Virtual power is a just a phrase used to mean power estimated indirectly from some known quantities that relate somehow to the 'real' power you'd have to produce to get those quantities - for example in a magnetic trainer like this, the resistance to movement of a given metal rotor in a magnetic field is approximately linear in the speed (angular velocity) of the rotor for a given field strength and magnet/rotor setup (e.g. the separation between the two, number of magnets and so on).

Submerge a water wheel and try and rotate it and the resistance is approximately cubic in the wheel speed - that's your basic fluid trainer, nice because that same resistance curve pretty much applies to the drag you feel on your bike outside.

What Jet Black will have in their app is a simple calculation that says - given the speed, what is the power we'd expect you'd need to produce it for each resistance level (e.g. effective magnetic field strength) ?

That will have been pre-characterised by Jet Black for each of their trainers using an accurate power source to turn the rotor. If they did that characterisation by applying the known power at the cranks, for example, then you will have an estimate that takes into account transmission losses - at least to some degree. If you apply the known power source directly, say to the cassette or freehub then your power estimate will probably under-estimate the power needed to maintain a particular speed as there will be no power lost in the drive chain between you and the gubbins in the trainer.

One thing to note is that power is, for most practical purposes, independent of cadence, it's the speed of the spinning thingy in the fluid, air or magnetic field that is important - so big gear/low rpm and granny gear/high rpm can give you the same power. Obviously if you keep in the same gear then higher cadence implies higher power, all other things being equal, but it's not required to calculate power.

The speed reading will come from their speed sensor to the phone, presumably via Bluetooth/BTLE.

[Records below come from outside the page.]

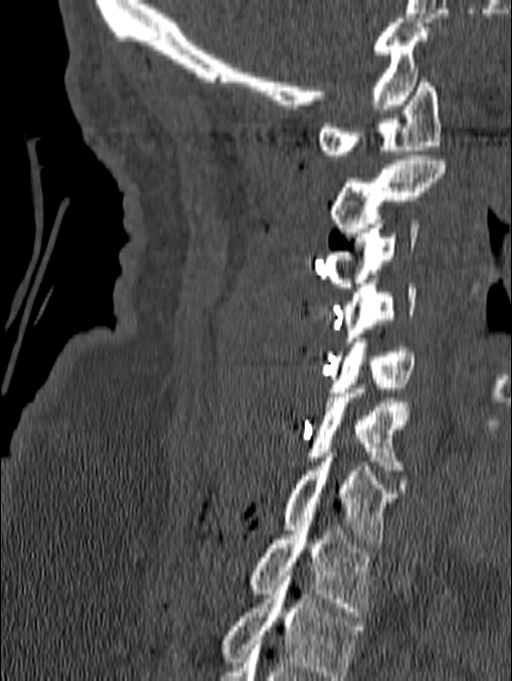
Computed tomography of the spine. sagittal view
Each box is [x1, y1, x2, y2] in pixels: top-left corner, then bottom-right corner.
Labels in this scan begin with C1 at the top and end with T1 at the bottom.
{"vertebrae":{"C1":[318,78,441,159],"C2":[330,155,445,237],"C3":[323,219,419,287],"C4":[342,279,416,346],"C5":[330,338,414,392],"C6":[306,384,414,474],"C7":[283,453,399,548],"T1":[250,521,371,616]}}
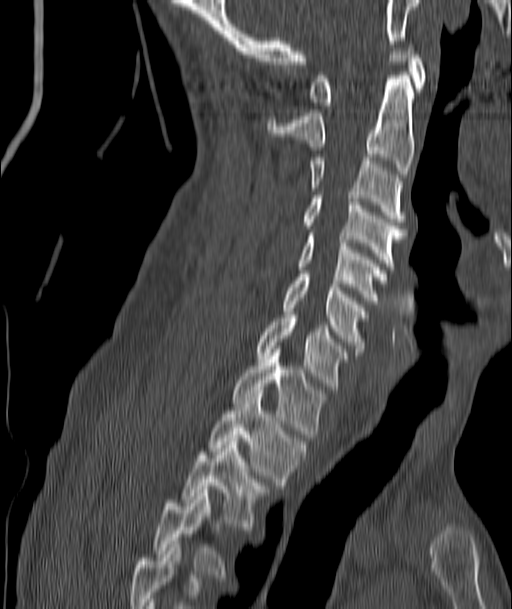 Computed tomography of the spine. sagittal view. Bone window (WL 400, WW 1800). 512x609 px

Coordinates as <box>x1,y1,x2,y2</box>.
In this scan, the topmost labeled vertebra is C1 and the lowest is T4.
Vertebra bounding boxes:
- T4: <box>154,493,224,577</box>
- T3: <box>182,438,268,529</box>
- T2: <box>209,394,307,488</box>
- T1: <box>231,356,326,437</box>
- C7: <box>255,315,348,389</box>
- C6: <box>283,274,367,355</box>
- C5: <box>297,233,386,300</box>
- C4: <box>302,195,405,269</box>
- C3: <box>308,157,405,221</box>
- C2: <box>266,79,413,174</box>
- C1: <box>310,44,425,109</box>
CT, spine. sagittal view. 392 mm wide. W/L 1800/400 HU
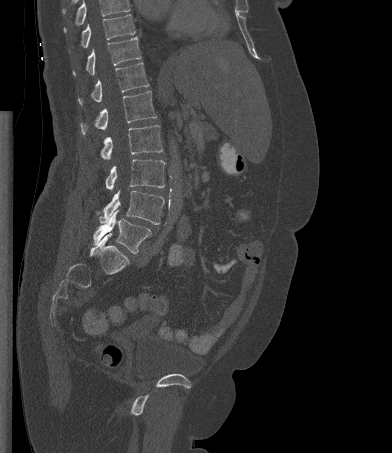
No box is given to a vertebra that the top edge of the scan cuts off.
<vertebrae><v name="T10" x1="81" y1="14" x2="135" y2="47"/><v name="T11" x1="73" y1="37" x2="141" y2="75"/><v name="T12" x1="78" y1="62" x2="149" y2="105"/><v name="L1" x1="80" y1="91" x2="156" y2="134"/><v name="L2" x1="101" y1="125" x2="162" y2="159"/><v name="L3" x1="105" y1="159" x2="165" y2="190"/><v name="L4" x1="99" y1="190" x2="164" y2="224"/><v name="L5" x1="93" y1="210" x2="151" y2="253"/></vertebrae>

The app does the simple sum and displays its estimate of the power you are putting out - the 'virtual power' based on the trainer, resistance level and wheel speed.

There's a lot more to it than that when you drill down to the details, but hopefully this gives you an idea what they mean.

Avatar
ChickenCycleKit [3 posts] 1 year ago
0 likes

Hi Antride,

The WhisperDrive is sold with a SRAM/Shimano 10/11x freehub body. To use a Campagnolo equipped bike, you'll need to purchase the Campagnolo specific freehub body, made by Jetblack. This goes for the SRAM XD hub bodies too.

Avatar
Pang [1 post] 1 year ago
0 likes

Well, this may be a bit off the virtual power discussion. But, this piece of garage welded garbage is 700usd? Hmm...Yes, it is quiet. Yes, it does have quite a bit of rolling time on the drive, when the gear is set easy. Well, speaking of the resistance shifter, wow, why not put a piece of crap Sora shifter on an expensive trainer. And, let's make it even worse by not allowing the clamp to fit around a 31.8 bar. Real smart Jetblack. Also, why don't you send it to me with a broken back boot around the base, because it's just darn right cheap plastic. And, better yet, when I email you, 2 months ago, just throw it in the bin, the customer is never right. 

Yep, if you want a quiet trainer, it's for you, not only that, the customer service is quiet as well, then, when you get really angry just throw it in the garage and not use it..Why, oh yeah, the base is broken out of the box.